Pinellas County-based Democratic state Sen. Darryl Rouson says that it was men like former Florida Supreme Court Justice Joseph W. Hatchett who inspired him to enter the legal profession more than 40 years ago.

What You Need To Know

  • Joseph W. Hatchett was born in Clearwater and raised in Pinellas County

  • Hatchett became the first African-American to serve on the Florida Supreme Court

  • Hatchett went on to serve two decades on the U.S. 5th (and then) 11th Circuit Court of Appeals

  • More Politics headlines

Hatchett, who died in April at the age of 88, made history in 1975 when then Florida Gov. Reuben Askew appointed him to become the first African-American to serve on the state’s highest court. 

“It was groundbreaking. It was trailblazing. It was pioneering. And it certainly gave many of us the impetus to go into law,” Rouson told Spectrum Bay News 9 on Wednesday about how significant was the announcement that Hatchett would become a state Supreme Court Justice.

Rouson sent a letter to Florida's U.S. Senators Marco Rubio and Rick Scott last week, calling on them to sponsor legislation in the U.S. House (H.R. 4771) that would designate the Federal Building and U.S. Courthouse in Tallahassee as the “Joseph Woodrow Hatchett United States Courthouse and Federal Building.”

“It’s high time that a federal courthouse in the state of Florida be named after an African-American lawyer/jurist who showed us how to respect the law,” says Rouson.

The House bill is sponsored by Tallahassee Democrat Al Lawson, and is being co-sponsored by every member of the Florida Congressional delegation, both Republican and Democratic. 

Hatchett, a native of Pinellas County, ultimately left the Florida Supreme Court in 1979 when then-President Jimmy Carter named him to the 5th Circuit Court of Appeals, becoming the first African American to serve in a federal circuit that covered the deep south at the time (in 1981 the 5th Circuit was divided into two circuits, with the 11th Circuit Court of Appeals created to oversee the judicial districts in Alabama, Georgia and Florida.

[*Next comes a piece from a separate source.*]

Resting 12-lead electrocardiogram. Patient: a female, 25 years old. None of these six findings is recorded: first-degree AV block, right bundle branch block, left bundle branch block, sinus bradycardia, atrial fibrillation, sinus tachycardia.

Hatchett moved to serve in the 11th Circuit Court).

Hatchett attended Florida A&M University in 1954. He earned his law degree from Howard University in 1959, and began private practice in Daytona Beach. He was then appointed assistant U.S. Attorney for the Middle District of Florida in 1966, and in 1971 was appointed U.S. magistrate for the Middle District.

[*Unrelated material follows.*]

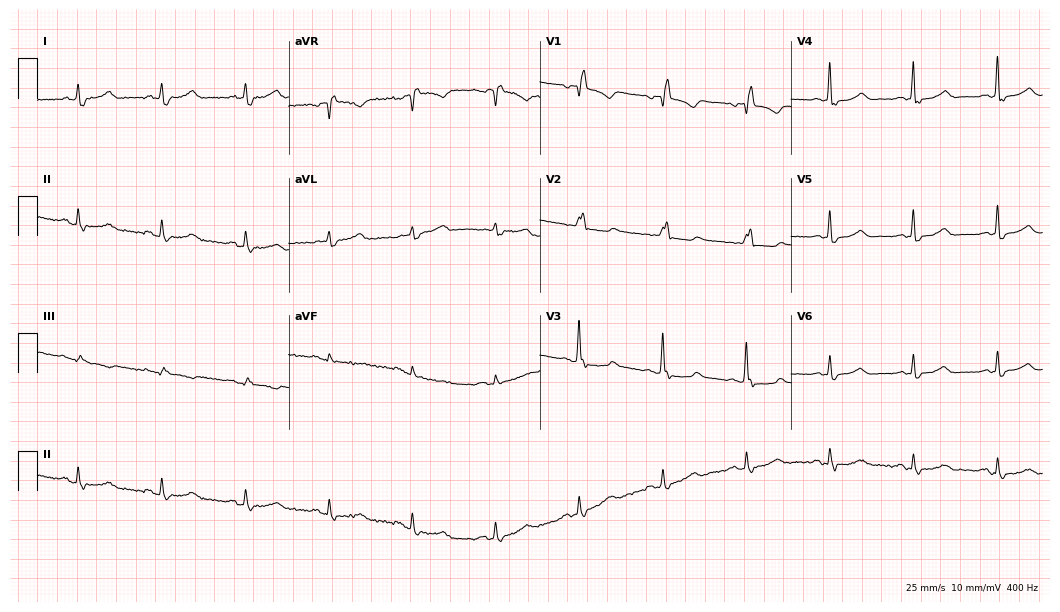
12-lead ECG (10.2-second recording at 400 Hz) from a female, 84 years old. Findings include right bundle branch block.

The fact that the federal courthouse in Tallahassee could be named after Justice Hatchett is extraordinary, says his grandson, attorney Rashad Green, who has law offices in Tampa and Tallahassee.

“He was a public servant, and he was somebody who cared about the wellbeing of the public, and that's the way he lived his life," said Green. "He affected many, many people in the community."

Tampa-based attorney Roscoe Green says that his grandfather was a role model to him and his brother – and says that he was extremely extremely humble.

“I don’t know we ever heard him ever even mention that he was a judge,” he said Wednesday.  “And he treated everybody equally. And with respect. He was just an outstanding human being. He was a fantastic grandfather.”

H.T. Smith, the founding director of the Trial Advocacy Program at Florida International University College of Law, said Hatchett was a “trailblazer” in being appointed to high court, but adds that what was important was how he was able to “open the vaults of opportunities for number two, number three, number four, number five and everybody that comes behind that. And he understood that.”

After leaving the 11th Circuit Court of Appeals in 1999, Hatchett went on to work with the NAACP and joined Ackerman, a private law firm. In 2018, he retired from the practice of law.

“His concern was always for others before himself, and so his life is an example for us to follow,” says grandson Rashad Green. “I think that people should find comfort in knowing that he really talked the talk and he walked the walk. That’s what I would leave the community with.”